2024-02-15 14:32:18 START RequestId: abc-123-def
2024-02-15 14:32:18 Calling OpenAI for document analysis...
2024-02-15 14:32:25 Analysis complete, generating tags...
2024-02-15 14:32:32 OpenAI inference still running...
2024-02-15 14:32:47 ERROR Task timed out after 29.00 seconds
API Gateway has a 29‑second timeout – not Lambda.
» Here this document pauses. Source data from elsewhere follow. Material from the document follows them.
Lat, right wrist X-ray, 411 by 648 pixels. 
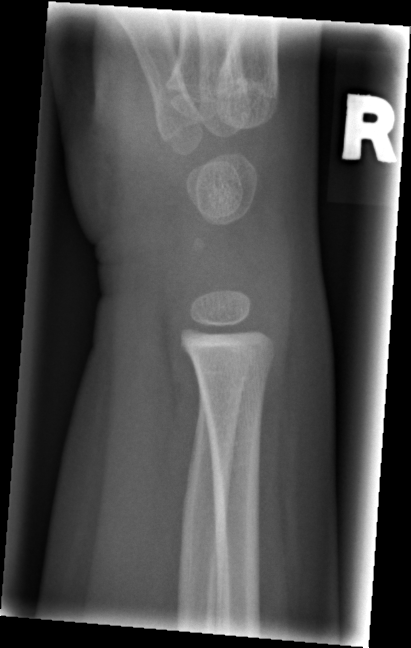
No fracture bounding box.
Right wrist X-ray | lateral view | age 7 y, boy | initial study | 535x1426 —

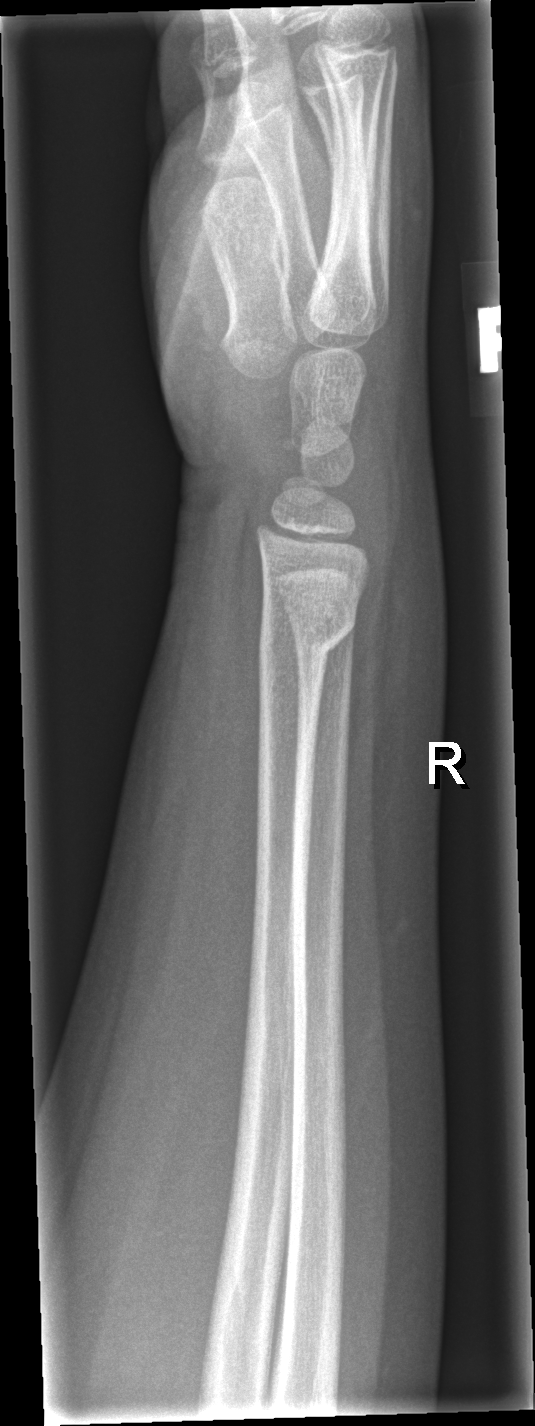
Findings: (bounding boxes in image-pixel xyxy) AO/OTA classification: 23r-M/2.1. Bone fracture — <255,607>-<360,667>.
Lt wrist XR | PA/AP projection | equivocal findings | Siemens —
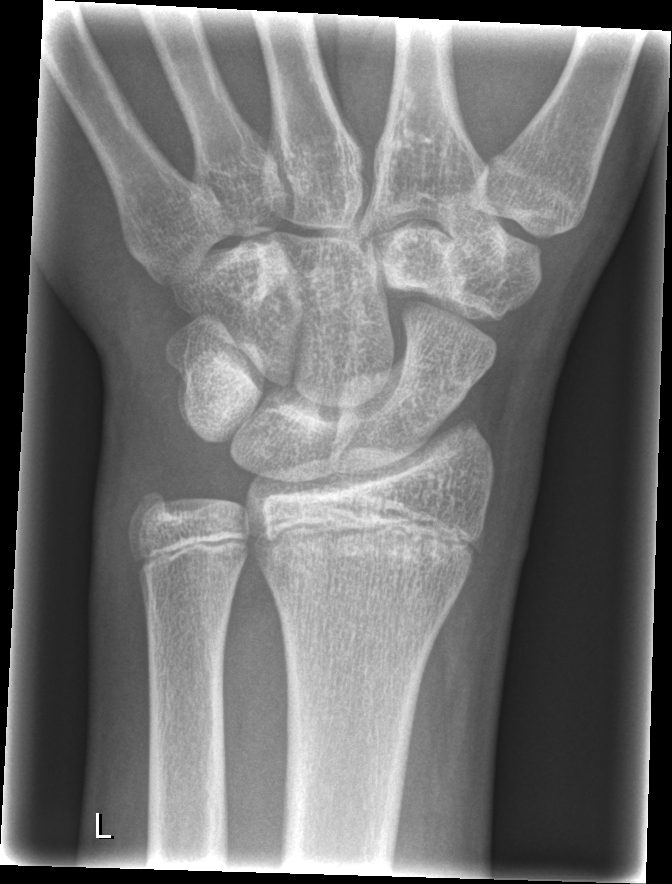 fracture = none labeled

If you expose the function through API Gateway (which you probably are), you hit the wall at 29 seconds.
When this timeout hits:
- The client receives a 504 Gateway Timeout
- Lambda keeps running and burns money
- OpenAI/Bedrock calls finish but results are lost
- Users see failed requests
- You are charged for the full Lambda execution time
We lost 30 % of our complex‑agent requests to timeouts. Users thought our AI was broken. It wasn’t – it was just slow.
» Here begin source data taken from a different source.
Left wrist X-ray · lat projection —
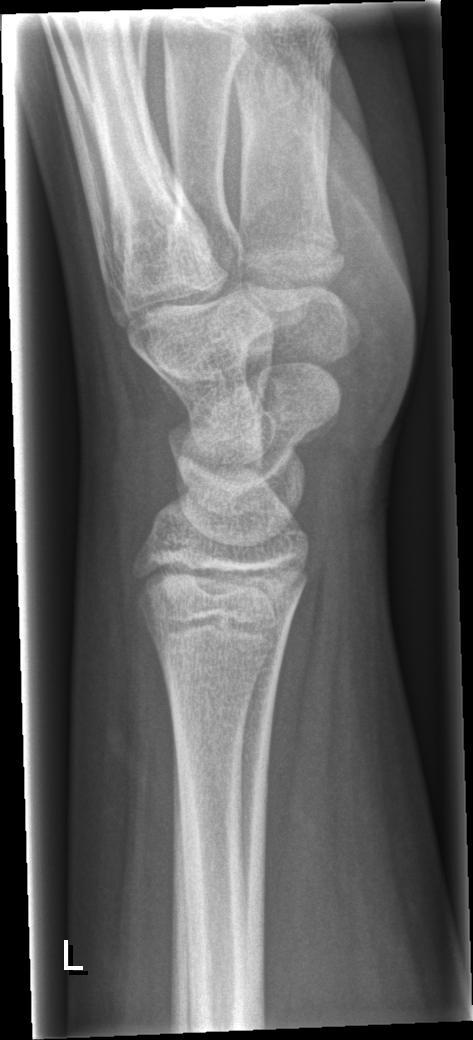

  fracture: none labeled
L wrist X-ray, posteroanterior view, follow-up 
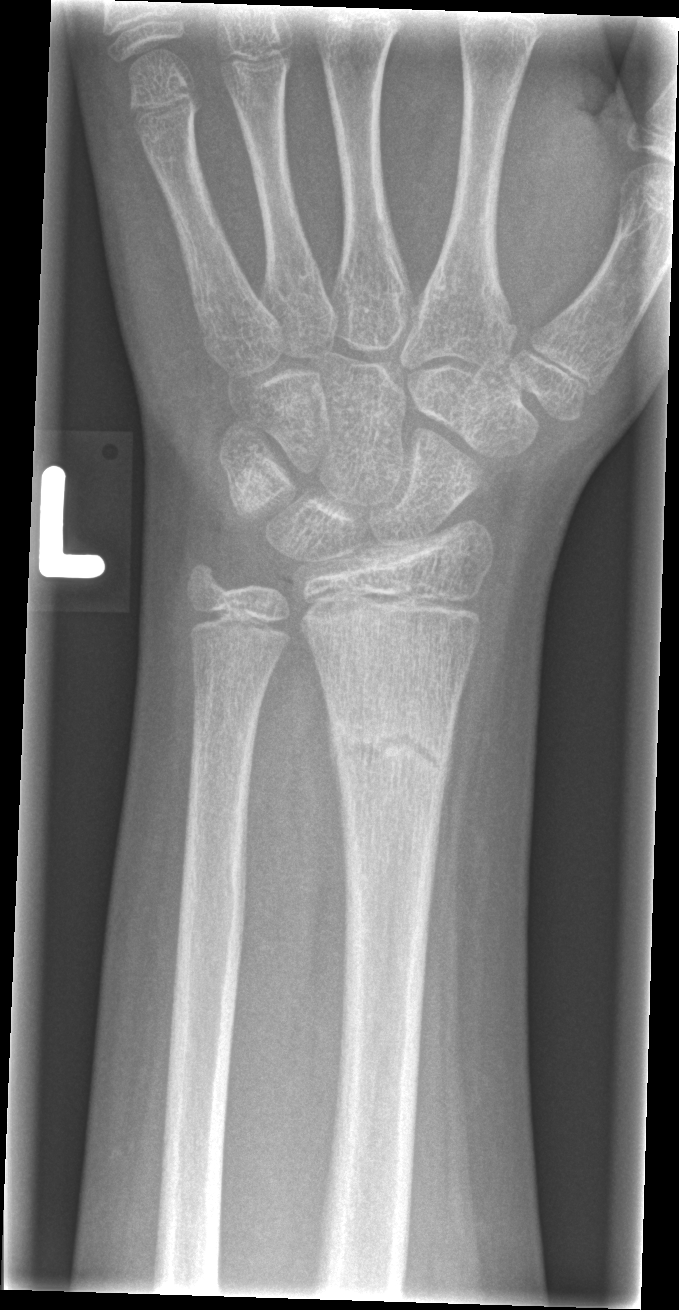

FINDINGS: AO/OTA classification: 23r-M/3.1; 23u-E/7. Bone fracture identified at (left=321, top=698, right=457, bottom=789).

Streaming? Not from Lambda
Our users wanted real‑time chat responses, like ChatGPT’s streaming interface. We tried to implement streaming:
export const handler: APIGatewayProxyHandler = async (event) => {
const stream = await openai.chat.completions.create({
model: 'gpt-4',
messages: [/* ... */],
stream: true
});
// This is where it breaks
for await (const chunk of stream) {
// How do you stream through API Gateway?
// You can't.
}
};
API Gateway buffers the entire Lambda response before sending it to the client. There’s no way to stream partial data; the client won’t see anything until the Lambda finishes.
Work‑around: WebSockets, but that means:
- Separate WebSocket API Gateway
- Connection management
- Message routing
- State tracking
- Much more complexity
We tried it; the code ballooned to 3× the size for a simple streaming response.
Cold Starts from Hell
AI SDKs are heavy. Here’s what we imported:
import OpenAI from 'openai'; // 2.1 MB
import { BedrockRuntimeClient } from '@aws-sdk/client-bedrock-runtime'; // 1.8 MB
import Anthropic from '@anthropic-ai/sdk'; // 1.9 MB
import { DynamoDBClient } from '@aws-sdk/client-dynamodb'; // 1.2 MB
import PDFParse from 'pdf-parse'; // 0.9 MB
Total bundle size: ~8 MB
Cold‑start time: 8–12 seconds
When a Lambda hasn’t run for 5+ minutes, AWS creates a new container. Container startup + code initialization = users wait 10+ seconds for the first response.
Because our AI functions were used sporadically, cold starts happened constantly:
- Document analysis: ~20 requests / hour
- Image classification: 5–10 requests / hour
- Content generation: 1–2 requests / hour
Each function went cold multiple times per day. Users would upload a document, wait ~12 seconds, and think the platform was broken.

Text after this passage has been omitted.